We'd need to either go back on that decision or pass in location
information separately to select_common_type. I think I prefer the
latter, but it's messier.

(On the third hand, you could make a case that including location
info in analyzed expressions makes it feasible to point at problems
detected at higher levels of analyze.c than just the first-level
transformExpr() call. select_common_type's problem could be seen
as just one aspect of what might be a widespread need.)

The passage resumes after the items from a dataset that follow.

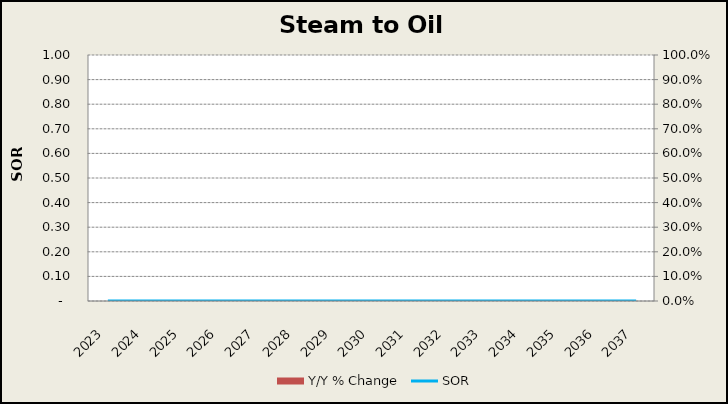
| Category | Y/Y % Change |
|---|---|
| 2023.0 | 0 |
| 2024.0 | 0 |
| 2025.0 | 0 |
| 2026.0 | 0 |
| 2027.0 | 0 |
| 2028.0 | 0 |
| 2029.0 | 0 |
| 2030.0 | 0 |
| 2031.0 | 0 |
| 2032.0 | 0 |
| 2033.0 | 0 |
| 2034.0 | 0 |
| 2035.0 | 0 |
| 2036.0 | 0 |
| 2037.0 | 0 |
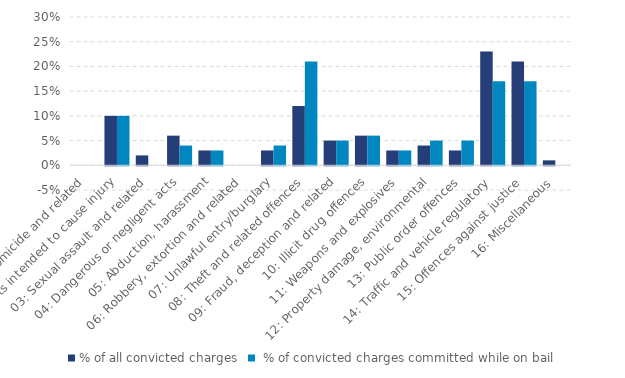
| Category | % of all convicted charges |  % of convicted charges committed while on bail |
|---|---|---|
| 01: Homicide and related | 0 | 0 |
| 02: Acts intended to cause injury | 0.1 | 0.1 |
| 03: Sexual assault and related | 0.02 | 0 |
| 04: Dangerous or negligent acts | 0.06 | 0.04 |
| 05: Abduction, harassment | 0.03 | 0.03 |
| 06: Robbery, extortion and related | 0 | 0 |
| 07: Unlawful entry/burglary | 0.03 | 0.04 |
| 08: Theft and related offences | 0.12 | 0.21 |
| 09: Fraud, deception and related | 0.05 | 0.05 |
| 10: Illicit drug offences | 0.06 | 0.06 |
| 11: Weapons and explosives | 0.03 | 0.03 |
| 12: Property damage, environmental | 0.04 | 0.05 |
| 13: Public order offences | 0.03 | 0.05 |
| 14: Traffic and vehicle regulatory | 0.23 | 0.17 |
| 15: Offences against justice | 0.21 | 0.17 |
| 16: Miscellaneous | 0.01 | 0 |

Another problem is that only a rather small subset of raw-grammar
expression node types actually carry locations at all. I had always
intended to go back and extend that, but it's not done yet. One reason
it's not done is that currently a lot of expression node types are used
for both raw-grammar output and analyzed expressions, which brings us
right back up against the issue above. I'd be inclined to fix that by
extending AExpr even more, and/or inventing an analogous raw-grammar
node type for things that take variable numbers of arguments, but
still it's more work.

So this is all eminently do-able but it seems too much to be tackling
during commit fest. I'd like to throw this item back on the TODO list.

Or we could apply Peter's patch more or less as-is, but I don't like
that. I don't think it solves the stated problem: if you know that CASE
branches 3 and 5 don't match, that still doesn't help you in a monster
query with lots of CASEs. I think we can and must do better.